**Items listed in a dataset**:

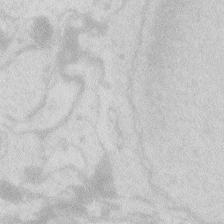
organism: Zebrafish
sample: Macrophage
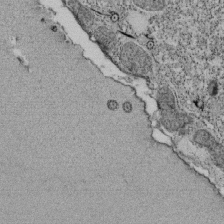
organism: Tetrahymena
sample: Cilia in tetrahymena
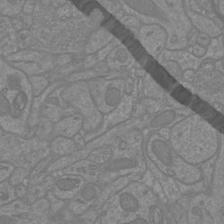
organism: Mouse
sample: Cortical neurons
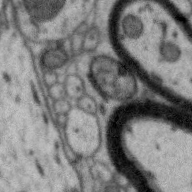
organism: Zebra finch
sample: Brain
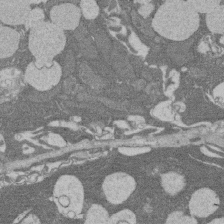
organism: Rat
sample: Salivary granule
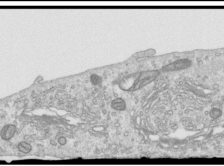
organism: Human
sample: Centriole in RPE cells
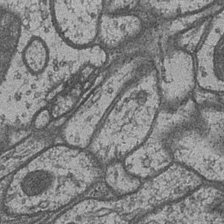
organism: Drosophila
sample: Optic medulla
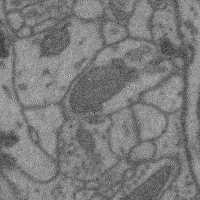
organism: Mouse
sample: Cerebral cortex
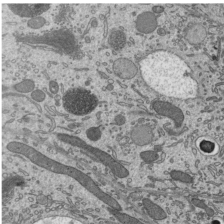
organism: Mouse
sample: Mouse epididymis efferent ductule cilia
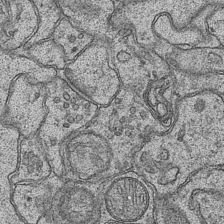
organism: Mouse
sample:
* * *
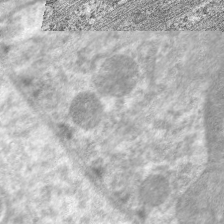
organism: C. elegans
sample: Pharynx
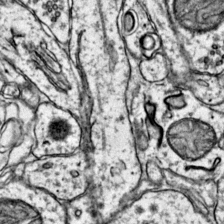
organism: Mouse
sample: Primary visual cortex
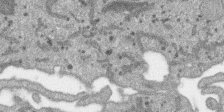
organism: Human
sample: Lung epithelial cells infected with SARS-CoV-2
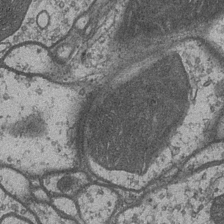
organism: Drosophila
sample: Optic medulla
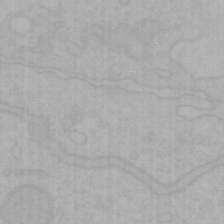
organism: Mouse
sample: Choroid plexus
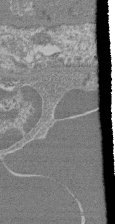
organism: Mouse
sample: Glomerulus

**Exercise objective**: Range to copy from the records above: the line containing "sample: Pharynx" to the line containing "sample: Glomerulus", both included. Output those lines exactly and only those, skipping pictures.

**Solution to this task**:
sample: Pharynx
organism: Mouse
sample: Primary visual cortex
organism: Human
sample: Lung epithelial cells infected with SARS-CoV-2
organism: Drosophila
sample: Optic medulla
organism: Mouse
sample: Choroid plexus
organism: Mouse
sample: Glomerulus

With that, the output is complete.